There were two main differences between the ICSI and RE-ICSI groups: (1) the cumulus cells were dispersed by PESA-derived spermatozoa in RE-ICSI group, reducing the potential harmful effects of hyaluronidase in the ICSI group; and (2) the timing of microinjection. Microinjection time for the ICSI group was about 1 h earlier than that of the RE-ICSI group. Traditional RE-ICSI is done slightly later (6 h after short insemination) to prevent a delay in second polar body extrusion. Here, the >2PN fertilization rate was similar in the two groups and indicates that PESA sperm without centrifugation have no fertilization ability. Therefore, it was feasible to conduct RE-ICSI a little earlier (4 h after short insemination). RE-ICSI performed earlier could result in better outcomes in the select group of patients [29] and it has been shown that the good quality embryo rate of a RE-ICSI group can be higher than that in an ICSI group when using ejaculated spermatozoa [30]. Previous studies showed that epididymal sperm from patients with OA and with a longer epididymis have a higher IVF rate than from those with a shorter epididymis [31, 32]. However, there was no difference between these types of men when doing ICSI [33].

Unique features of our study include using motility spermatozoa acquired from PESA without centrifugation, a short period insemination to disperse the cumulus cells and simulate physiological conditions, and RE-ICSI performed as early as possible when no second polar body was found. The limitations of this study are that the number of cases was too few to reach any significant conclusions and the data require validation with later clinical outcomes (e.g. clinical pregnancy rates).

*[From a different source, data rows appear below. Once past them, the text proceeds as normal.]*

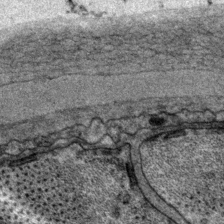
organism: P. pacificus
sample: Pharynx
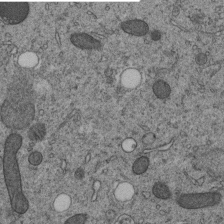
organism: C. elegans
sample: C. elegans embryo early stage
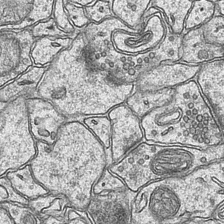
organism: Mouse
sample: CA1 Hippocampus
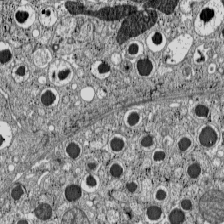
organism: C57BL Mouse
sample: Pancreatic islet
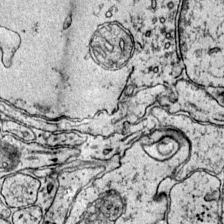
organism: Mouse
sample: Primary visual cortex
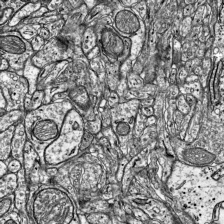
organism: Mouse
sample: Visual Cortex
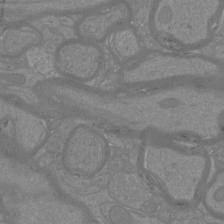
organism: Mouse
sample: Cortical neurons
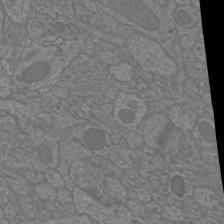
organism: Mouse
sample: Cortical neurons
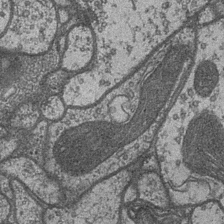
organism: Drosophila
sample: Optic medulla
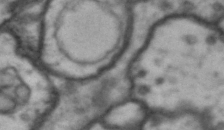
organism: Drosophila
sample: Brain
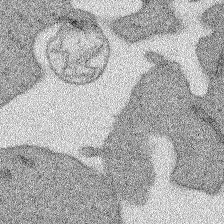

Compared with PESA-ICSI, the procedure of PESA-IVF plus RE-ICSI can disperse the cumulus cells but needs enough motile sperm. The outcomes of sibling oocytes separated into two groups are equivalent. The PESA-IVF plus RE-ICSI procedure is more “complicated” than using ICSI directly but can offer a feasible method for the treatment of men with OA.